Ms. Keegan is now battling affluent suburban parents who maintain that with scores already high, their schools should not have to post student gains. Not so, she insists. Suburban schools have stayed too comfortable by coasting at the 70th percentile while student achievement stagnates.

Charter schools can be nontraditional. Some recruit dropouts; simply getting many of those youths to stay in class may be a success, and so it would not be fair, Ms. Keegan believes, to judge such schools only by test scores. Her recommendations for closing will consider mitigating factors and emphasize “multiple measures” of success, for regular and charter schools alike. For example, a school might be considered adequate if students, though testing poorly, later succeed at community college.

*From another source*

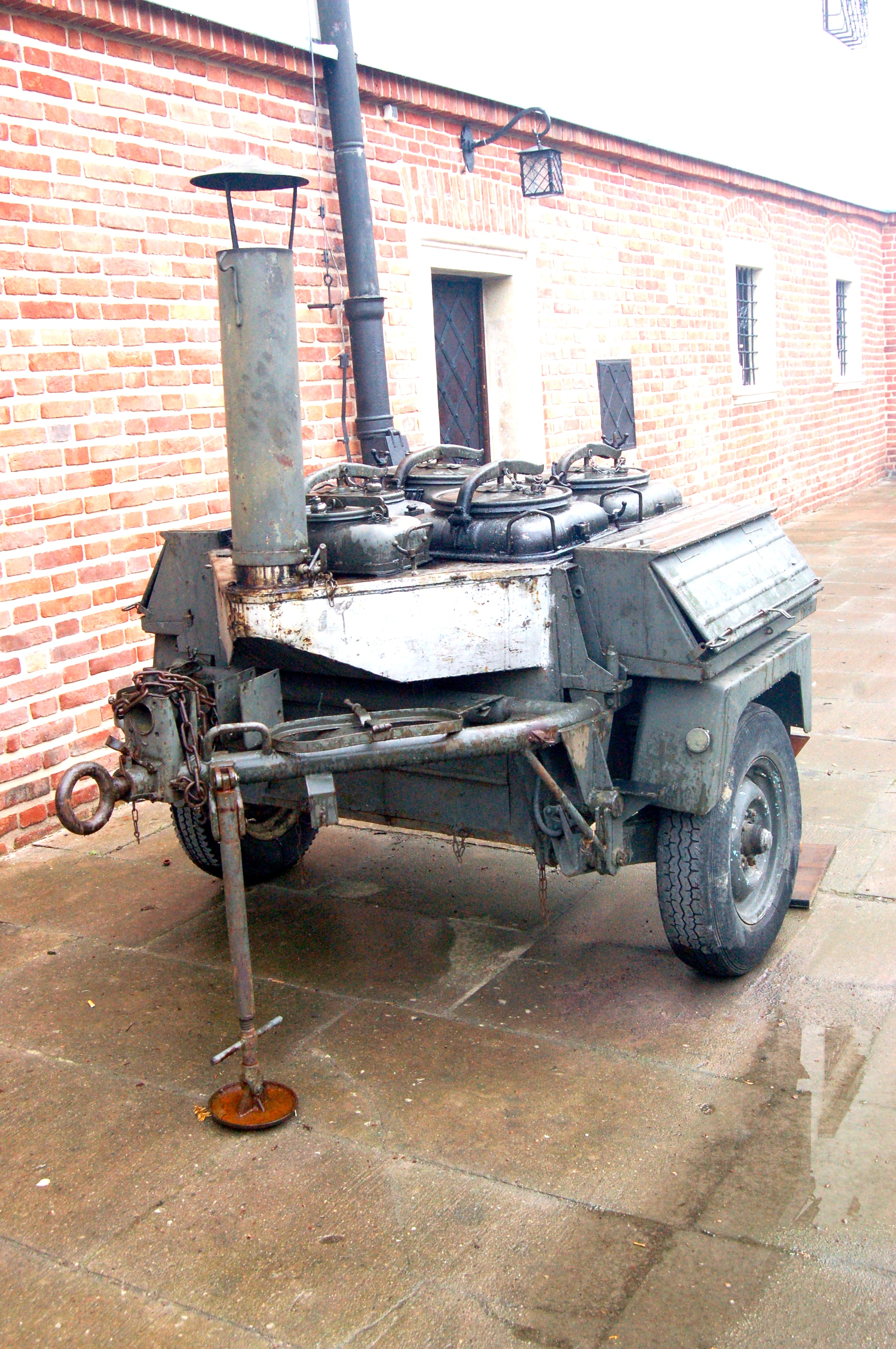 Gulaschkanone KP-340 hinter Schloss Baranow, Polen

This is a bold approach. By contrast, Florida’s governor, Jeb Bush, last year gave private vouchers to parents at two low-scoring public school “failures.” Those schools enrolled very poor children, and tried to improve results with innovative programs. Lisa Keegan’s measures might not find failure there. (As in Florida, New York policy makers resist alternative academic measures and now identify school failure by low scores alone, without considering Ms. Keegan’s “mitigating factors.”)

Ms. Keegan has not yet detailed how she will decide whether to call for a school’s closing. She will almost certainly be pressured by critics who contend that she whitewashes schools that serve hard-to-educate children and achieve high gains but low scores. Perhaps she came to these ideas only from a desire to excuse low-scoring charters. But because she takes the challenge so seriously, Lisa Keegan could transform education debates, providing conservatives and liberals common ways to evaluate schools.